Assignment
From the entries below, report how many lines contain the string "della". Only the number is wanted.

The data START

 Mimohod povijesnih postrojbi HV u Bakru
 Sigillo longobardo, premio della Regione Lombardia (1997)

The data END
The data START

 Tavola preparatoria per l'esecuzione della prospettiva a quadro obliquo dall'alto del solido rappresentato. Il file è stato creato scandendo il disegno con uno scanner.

The data END

Answer space
2